NORTH ATTLEBORO — Last year, a team of area teenagers took on a challenge of protecting pedestrians. This year, their ambitions were a little bigger — trailer trucks.
Planet Robotics, a group of seventh and eighth graders from around the area, have earned an invitation to the Sesi First Lego League Challenge International Open in Rio de Janeiro in August.
Sesi, a Brazil-based non-profit organization promoting education and technology, hosts the annual competition, and every year 70 teams are invited to bring their ideas. They hail from Europe, Asia and the Middle East along with seven from various regions around the United States. This year, Planet Robotics will be one of them again.
It would be the second international competition in a row for the area group of young engineers. Last year they won the first place Breakthrough Award at the Greece Open Invitational (via Zoom, of course, due to restrictions on travel imposed by COVID). They came up with a design for a vest with bright LEDs that can make a pedestrian more visible on the roads.
This year, Planet Robotics members — with an eye to the issues facing the transportation industry — came up with the idea of using drones to help drivers of 18-wheelers back up in narrow spaces. The team programmed drones to track and follow a truck as it backs up, sending a video feed to a dashboard mounted LCD screen. Their YouTube video is at https://youtube/fuzQzHiEpGE.

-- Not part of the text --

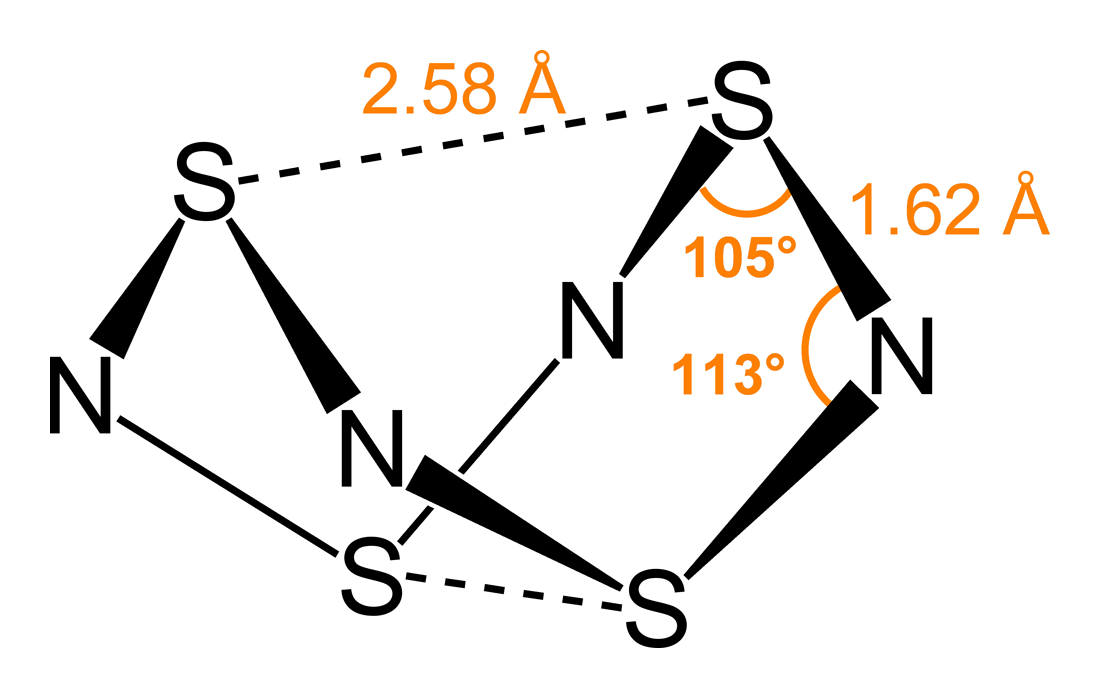 Tetrasulfur-tetranitride

“Now the driver can safely backup without any blind spots. The team thinks even if they save the driver five minutes with every docking they do, we can save 260 hours per year per truck,” according to Pallavi Naravane, the volunteer coach of the team, which meets weekly at her North Attleboro home.
The team members — who have been working together for the last five years — go to different schools, Naravane notes. Instead, she says, “They are linked by a cause.”
Naravane hopes pandemic conditions can allow the trip. “The kids are all starry-eyed about going to Brazil.”
Team members are Arnav Gupta, 13, North Attleboro; Jiaan Shah, 13, Attleboro; Vansh Mookim, age 13, North Attleboro; Aditya Naravane, age 13, North Attleboro, Ishika Kumar, age 13, Attleboro; Richaa Volety, 12, North Attleboro and Dyuthi Prashanth, 14, Walpole.
Prashanth, a student at Johnson Middle School in Walpole, comes by her interest in science and technology naturally. Both her parents (her “biggest cheerleaders,” she says) are software engineers. But it was her love of Legos that got her into the team.
“We had been looking into ships,” she says, and ways of making docking more efficient, even taking a trip to Woods Hole on Cape Cod to observe how big vessels moved.
“We saw overhead videos of ships to see how his worked and we thought, ‘What if trucks had an overhead view?’ So began a long journey,” she added.
Prashanth, who studies Indian classical dance in her free time, says she and her teammates have “been super stoked for the opportunity to go in person to an international competition. We have wanted to do it for three years.”
One reason, she says, is that “we hope to learn from other teams and make new friends. That’s always a favorite part of the experience, becoming better from working with other people, learning from their mistakes and successes.”